19) \(\tan^2 x = \frac{1}{4}\)


- Take the square root: \(\tan x = \pm \frac{1}{2}\).
- For \(\tan x = \frac{1}{2}\): Use the inverse tangent function: \(x = \tan^{-1}\left(\frac{1}{2}\right)\).
- \(x \approx 26.6^\circ\).
- Since \(\tan(180^\circ + \theta) = \tan \theta\), the other solution is \(x = 180^\circ + 26.6^\circ = 206.6^\circ\).
- For \(\tan x = -\frac{1}{2}\): Use the inverse tangent function: \(x = \tan^{-1}\left(-\frac{1}{2}\right)\).
- \(x \approx -26.6^\circ\). Since we need solutions in \(0^\circ \leq x \leq 360^\circ\), we add \(360^\circ\) to get \(x \approx 333.4^\circ\).
- Since \(\tan(180^\circ + \theta) = \tan \theta\), the other solution is \(x = 180^\circ - 26.6^\circ = 153.4^\circ\).
- Solution: \(x \approx 26.6^\circ, 153.4^\circ, 206.6^\circ, 333.4^\circ\).

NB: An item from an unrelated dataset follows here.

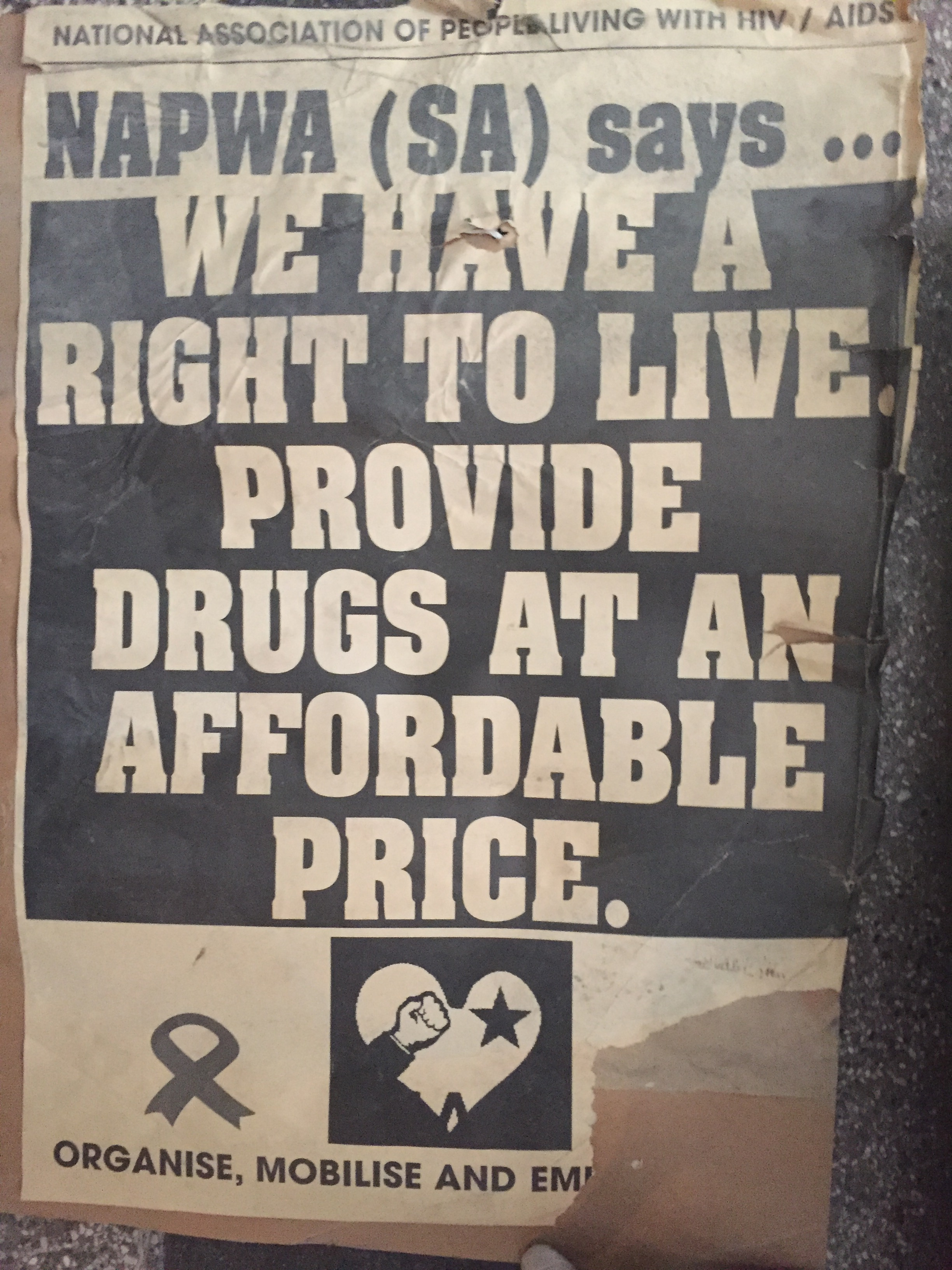 Aids Conference Durban

20) \(\cos^2 x = \frac{1}{2}\)


- Take the square root: \(\cos x = \pm \frac{1}{\sqrt{2}} = \pm \frac{\sqrt{2}}{2}\).
- For \(\cos x = \frac{\sqrt{2}}{2}\): The cosine function equals \(\frac{\sqrt{2}}{2}\) at \(x = 45^\circ\) and \(x = 315^\circ\).
- For \(\cos x = -\frac{\sqrt{2}}{2}\): The cosine function equals \(-\frac{\sqrt{2}}{2}\) at \(x = 135^\circ\) and \(x = 225^\circ\).
- Solution: \(x = 45^\circ, 135^\circ, 225^\circ, 315^\circ\).

Final Answer:


\[
\boxed{
\begin{array}{ll}
1) & 90^\circ \\
2) & 45^\circ, 225^\circ \\
3) & 0^\circ \\
4) & 30^\circ, 150^\circ \\
5) & 53.1^\circ, 306.9^\circ \\
6) & 11.3^\circ, 191.3^\circ \\
7) & 64.6^\circ, 295.4^\circ \\
8) & 7.1^\circ, 187.1^\circ \\
9) & 41.8^\circ, 138.2^\circ \\
10) & 135^\circ, 315^\circ \\
11) & 244.2^\circ, 295.8^\circ \\
12) & 174.3^\circ, 354.3^\circ \\
13) & 202.0^\circ, 338.0^\circ \\
14) & 8.4^\circ, 81.7^\circ, 188.4^\circ, 261.7^\circ \\
15) & 36.5^\circ, 83.5^\circ, 156.5^\circ, 203.5^\circ \\
16) & 21.0^\circ, 119.0^\circ \\
17) & 152.7^\circ, 332.7^\circ \\
18) & 19.5^\circ, 127.5^\circ, 199.5^\circ, 307.5^\circ \\
19) & 26.6^\circ, 153.4^\circ, 206.6^\circ, 333.4^\circ \\
20) & 45^\circ, 135^\circ, 225^\circ, 315^\circ \\
\end{array}
}
\]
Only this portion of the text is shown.